La parenté semble être le parangon de réseau dans la mesure où tout le monde en dispose d’une. Nécessité de distinguer les liens de parenté effectifs des non-effectifs. La parenté est très souvent susceptible de former un réseau partiel dense à l’intérieur d’un réseau plus total. L’avantage de la parenté pour l’étude de réseau est qu’Ego est vraiment le centre de ce réseau partiel de sa parenté, qui forme une zone avec une frontière marquée.

6. Unités d’analyse


La principale unité d’analyse : non pas l’individu mais le couple marié. Barnes reprend le travail de Bott (Family and Social Network, 1957). Il pointe une confusion dans le travail de sa collègue dans la mesure où, par endroits, elle confond pour unité d’analyse les couples mariés et les seules épouses.
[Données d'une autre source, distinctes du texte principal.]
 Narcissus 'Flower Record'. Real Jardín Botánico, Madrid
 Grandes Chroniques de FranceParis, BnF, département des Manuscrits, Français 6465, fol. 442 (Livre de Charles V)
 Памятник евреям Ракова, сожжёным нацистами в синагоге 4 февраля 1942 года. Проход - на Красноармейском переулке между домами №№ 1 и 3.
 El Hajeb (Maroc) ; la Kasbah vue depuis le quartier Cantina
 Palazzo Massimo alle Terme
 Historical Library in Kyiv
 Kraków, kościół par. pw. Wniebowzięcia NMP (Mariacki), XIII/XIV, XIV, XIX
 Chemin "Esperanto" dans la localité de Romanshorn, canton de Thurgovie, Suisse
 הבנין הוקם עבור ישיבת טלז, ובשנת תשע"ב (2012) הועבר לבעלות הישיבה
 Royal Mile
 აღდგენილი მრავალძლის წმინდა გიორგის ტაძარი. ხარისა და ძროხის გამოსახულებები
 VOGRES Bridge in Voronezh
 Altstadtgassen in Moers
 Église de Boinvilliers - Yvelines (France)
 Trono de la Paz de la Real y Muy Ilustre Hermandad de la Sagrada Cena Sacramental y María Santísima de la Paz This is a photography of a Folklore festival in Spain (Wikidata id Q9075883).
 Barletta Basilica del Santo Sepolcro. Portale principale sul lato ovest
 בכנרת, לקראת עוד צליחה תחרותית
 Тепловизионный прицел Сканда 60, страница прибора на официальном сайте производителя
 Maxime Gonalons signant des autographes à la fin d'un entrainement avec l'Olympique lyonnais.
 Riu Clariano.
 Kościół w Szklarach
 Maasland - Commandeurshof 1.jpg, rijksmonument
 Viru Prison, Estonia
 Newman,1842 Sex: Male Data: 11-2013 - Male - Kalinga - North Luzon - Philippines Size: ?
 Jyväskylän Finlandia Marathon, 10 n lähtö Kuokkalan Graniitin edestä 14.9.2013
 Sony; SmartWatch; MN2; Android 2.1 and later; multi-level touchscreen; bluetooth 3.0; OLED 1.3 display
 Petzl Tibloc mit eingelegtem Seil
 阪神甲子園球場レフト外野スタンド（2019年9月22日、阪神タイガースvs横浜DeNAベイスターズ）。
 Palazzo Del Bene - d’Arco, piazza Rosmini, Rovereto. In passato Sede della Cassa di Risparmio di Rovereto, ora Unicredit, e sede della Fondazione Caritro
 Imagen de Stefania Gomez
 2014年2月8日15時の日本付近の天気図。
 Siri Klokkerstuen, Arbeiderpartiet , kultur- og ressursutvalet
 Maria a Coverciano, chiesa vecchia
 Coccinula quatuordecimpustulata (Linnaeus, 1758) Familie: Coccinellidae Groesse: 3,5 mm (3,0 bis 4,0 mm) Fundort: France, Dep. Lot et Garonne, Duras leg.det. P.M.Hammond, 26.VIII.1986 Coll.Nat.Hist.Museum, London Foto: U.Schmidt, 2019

Barnes montre que s’intéresser aux liens entre couples mariés diminue la qualité de l’étude du lien entre individus et réciproquement. Barnes propose de distinguer le mari de sa femme et d’étudier leurs connaissances respectives.

Barnes poursuit sa revue de littérature et rappelle que d’autres unités que l’individu ou le ménage sont utilisées dans l’analyse de réseaux : les villes (Hallpike, 1970) ou les CSP dans le cas d’une étude réticulaire de mobilité sociale (Beshers et Laumann, 1967).

7. Production des données


Trois types de méthode peuvent conduire à produire des données utilisables pour l’annalyse de réseau : l’entretien, le questionnaire, l’observation.

Deux problèmes se posent :

  • Ego renseigne mal sur les liens d’Alter (typiquement le mari ne connaît pas tous les liens et surtout tous les liens effectifs et investis de sa femme),

  • Les données produites sont en nombre insuffisant.


Barnes conclut sur la fertilité du concept de réseau qui n’a pas selon lui atteint ses limites mais qui ne pourra constituer un paradigme (cf intro). Deux raisons à cette fertilité :

  • le peu de données produites combinées à une grande dispersion des travaux,

  • les pressions, les intérêts et les modes de calcul ne préexistent pas au réseau ; l’agent ne vient pas du dehors avec ces trois attributs, il les acquiert et les développe au sein du réseau ; d’où la compatibilité du réseau avec n’importe quelle théorie (structuralisme, choix rationnel).